On Dec 3, 2010, at 17:17 , S Ellison wrote:
> David,
>
> Thanks for the comments.
>
> I think, though, that I have found the answer to my own post.
>
>> Question: How would one check, in R, that [contrasts .. are
>> 'orthogonal in the row-basis of the model matrix'] for a particular
>> fitted linear model object?
>
> ?lm illustrates the use of crossprod() for probing the orthogonality of
> a model matrix. If I understand correctly, the necessary condition is
> essentially that all between-term off-diagonal elements of crossprod(m)
> are zero if the contrasts are orthogonal, where 'term' refers to the
> collection of columns related to a single term in the model formula.
>
> Example:
>
> y<-rnorm(27)
> g <- gl(3, 9)
> h <- gl(3,3,27)
>
> m1 <- model.matrix(y~g*h, contrasts = list(g="contr.sum",
> h="contr.sum"))
> crossprod(m1)
>
> #Compare with
> m2 <- model.matrix(y~g*h, contrasts = list(g="contr.treatment",
> h="contr.treatment"))
> crossprod(m2)
> #Note the nonzero off-diagonal elements between, say, g and h or
> g, h and the various gi:hj elements
>
>
> That presumably implies that one could test a linear model explicitly
> for contrast orthogonality (and, implicitly, balanced design?) using
> something like
>
> model.orthogonal.lm <- function(l) {
> #l is a linear model
> m <- model.matrix(l)
> a <- attr(m, "assign")
> a.outer <- outer(a, a, FUN="!=")
> m.xprod <- crossprod(m)
> all( m.xprod[a.outer] == 0 )
> }
>
> l1 <- lm(y~g*h, contrasts = list(g="contr.sum", h="contr.sum"))
>
> l2 <- lm(y~g*h, contrasts = list(g="contr.treatment",
> h="contr.treatment"))
>
> model.orthogonal.lm(l1)
> #TRUE
>
> model.orthogonal.lm(l2)
> #FALSE
>
> Not sure how it would work on balanced incomplete block designs,
> though. I'll have to try it.
You'll find that the block and treatment terms are NOT orthogonal. That's where
all the stuff about "efficiency factors" and "recovery of interblock
information" comes from.
>
> Before I do, though, a) do I have the stats right? and b) this now
> seems so obvious that someone must already have done it somewhere... ?
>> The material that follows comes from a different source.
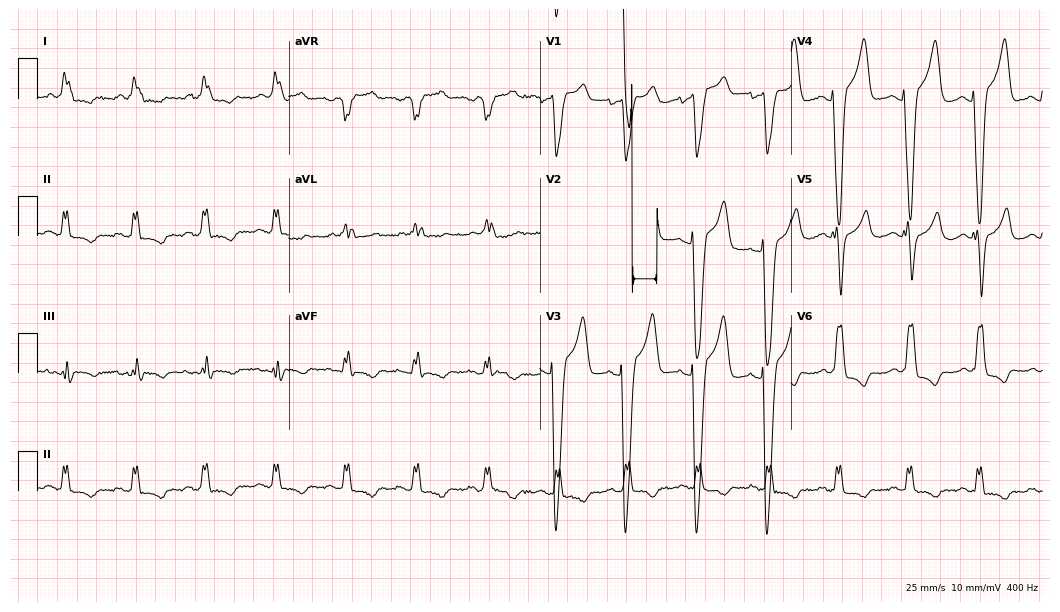
Resting 12-lead electrocardiogram (10.2-second recording at 400 Hz). Patient: a 72-year-old female. None of these six findings is recorded: first-degree AV block, right bundle branch block, left bundle branch block, sinus bradycardia, atrial fibrillation, sinus tachycardia. Other findings, if any, are not listed.
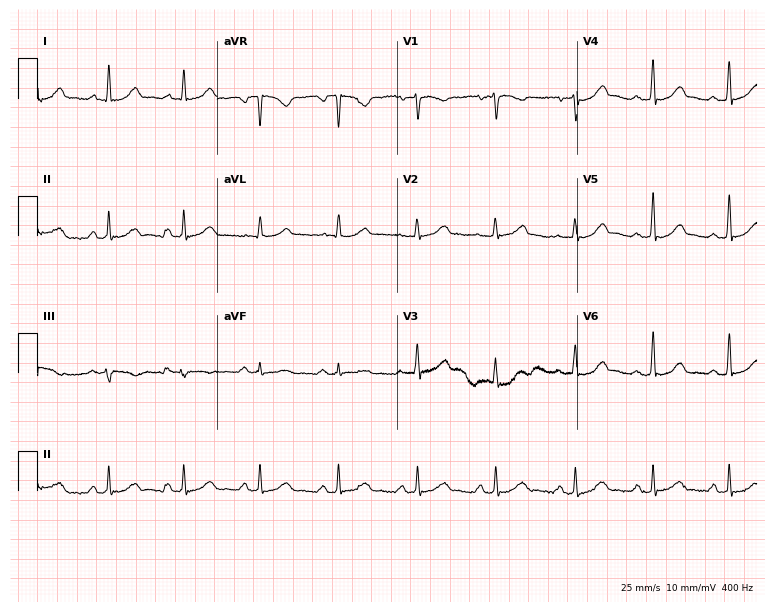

a) basically, yes, I think you do
b) yes, many, but there is an amazing amount of sloppily thought out "folklore"
going around, including the common misconception that somehow sum-to-zero
contrasts are inherently better than the other types. What does seem to be the
case is just that they have computational advantages in completely balanced
designs, because they then imply orthogonality of COLUMNS of the design matrix.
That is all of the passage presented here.